## TASK TO CARRY OUT:
Retype exactly what runs from the first line of the data to the line with "1892 | 357.1 |", keeping both of those lines and skipping pictures.

## INFORMATION PROVIDED:
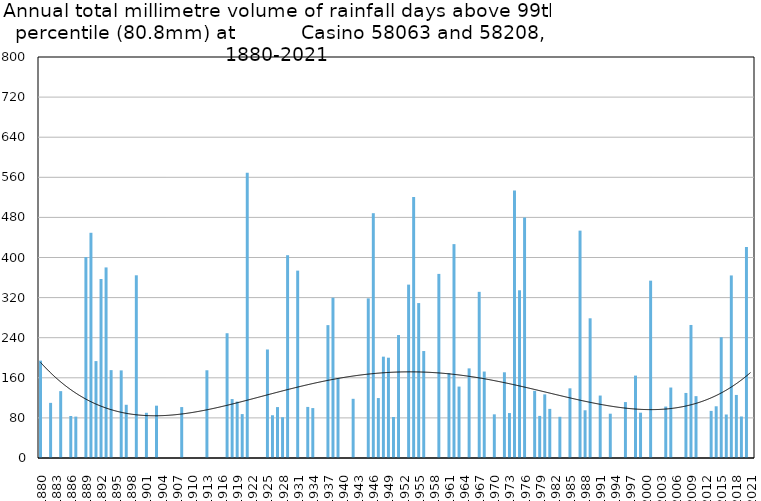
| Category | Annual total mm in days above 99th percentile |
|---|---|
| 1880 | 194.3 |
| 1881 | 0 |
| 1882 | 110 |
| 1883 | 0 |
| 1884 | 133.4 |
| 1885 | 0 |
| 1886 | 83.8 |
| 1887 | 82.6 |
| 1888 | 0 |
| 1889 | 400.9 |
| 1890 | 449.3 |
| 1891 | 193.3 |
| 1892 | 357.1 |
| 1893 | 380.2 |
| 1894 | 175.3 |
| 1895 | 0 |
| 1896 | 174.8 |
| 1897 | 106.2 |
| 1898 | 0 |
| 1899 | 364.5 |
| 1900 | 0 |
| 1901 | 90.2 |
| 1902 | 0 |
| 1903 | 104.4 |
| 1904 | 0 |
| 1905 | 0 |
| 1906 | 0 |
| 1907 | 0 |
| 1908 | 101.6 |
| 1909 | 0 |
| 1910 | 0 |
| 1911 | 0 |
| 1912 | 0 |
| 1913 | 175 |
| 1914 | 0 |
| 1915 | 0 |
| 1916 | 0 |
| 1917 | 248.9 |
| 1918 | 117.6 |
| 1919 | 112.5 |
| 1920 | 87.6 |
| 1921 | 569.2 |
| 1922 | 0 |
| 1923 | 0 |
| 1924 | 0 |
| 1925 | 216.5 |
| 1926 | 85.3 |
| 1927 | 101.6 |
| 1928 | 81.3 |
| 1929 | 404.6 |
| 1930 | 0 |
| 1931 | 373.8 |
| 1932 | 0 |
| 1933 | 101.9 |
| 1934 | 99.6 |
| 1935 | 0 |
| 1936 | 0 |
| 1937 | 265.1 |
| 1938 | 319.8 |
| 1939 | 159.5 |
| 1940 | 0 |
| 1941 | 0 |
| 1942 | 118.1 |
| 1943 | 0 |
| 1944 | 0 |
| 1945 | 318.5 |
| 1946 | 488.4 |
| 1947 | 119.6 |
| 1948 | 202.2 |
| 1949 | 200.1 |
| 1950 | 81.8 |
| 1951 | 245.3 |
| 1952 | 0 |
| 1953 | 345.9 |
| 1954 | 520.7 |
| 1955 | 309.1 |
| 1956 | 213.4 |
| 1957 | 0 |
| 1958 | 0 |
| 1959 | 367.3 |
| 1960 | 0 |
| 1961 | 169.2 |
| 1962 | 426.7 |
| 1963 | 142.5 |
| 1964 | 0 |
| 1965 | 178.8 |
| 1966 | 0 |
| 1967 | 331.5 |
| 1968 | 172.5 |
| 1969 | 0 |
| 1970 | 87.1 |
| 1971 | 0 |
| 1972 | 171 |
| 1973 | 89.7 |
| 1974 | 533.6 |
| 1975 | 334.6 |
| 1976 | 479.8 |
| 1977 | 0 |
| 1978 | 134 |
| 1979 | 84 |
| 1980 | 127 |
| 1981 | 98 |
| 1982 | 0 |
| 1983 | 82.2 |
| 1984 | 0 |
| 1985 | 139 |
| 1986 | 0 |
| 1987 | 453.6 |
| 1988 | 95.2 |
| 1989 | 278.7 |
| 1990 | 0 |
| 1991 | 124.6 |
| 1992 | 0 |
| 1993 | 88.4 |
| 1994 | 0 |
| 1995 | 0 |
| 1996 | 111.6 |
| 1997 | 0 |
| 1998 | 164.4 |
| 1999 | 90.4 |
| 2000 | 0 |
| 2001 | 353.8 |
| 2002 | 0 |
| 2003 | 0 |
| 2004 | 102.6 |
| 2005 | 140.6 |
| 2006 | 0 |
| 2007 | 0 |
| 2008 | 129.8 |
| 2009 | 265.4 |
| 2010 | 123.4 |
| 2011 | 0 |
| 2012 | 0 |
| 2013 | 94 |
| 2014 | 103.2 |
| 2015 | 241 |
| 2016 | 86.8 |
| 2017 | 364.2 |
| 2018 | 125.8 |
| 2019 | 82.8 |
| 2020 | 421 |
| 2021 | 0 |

## ANSWER TO THIS TASK:
| Category | Annual total mm in days above 99th percentile |
|---|---|
| 1880 | 194.3 |
| 1881 | 0 |
| 1882 | 110 |
| 1883 | 0 |
| 1884 | 133.4 |
| 1885 | 0 |
| 1886 | 83.8 |
| 1887 | 82.6 |
| 1888 | 0 |
| 1889 | 400.9 |
| 1890 | 449.3 |
| 1891 | 193.3 |
| 1892 | 357.1 |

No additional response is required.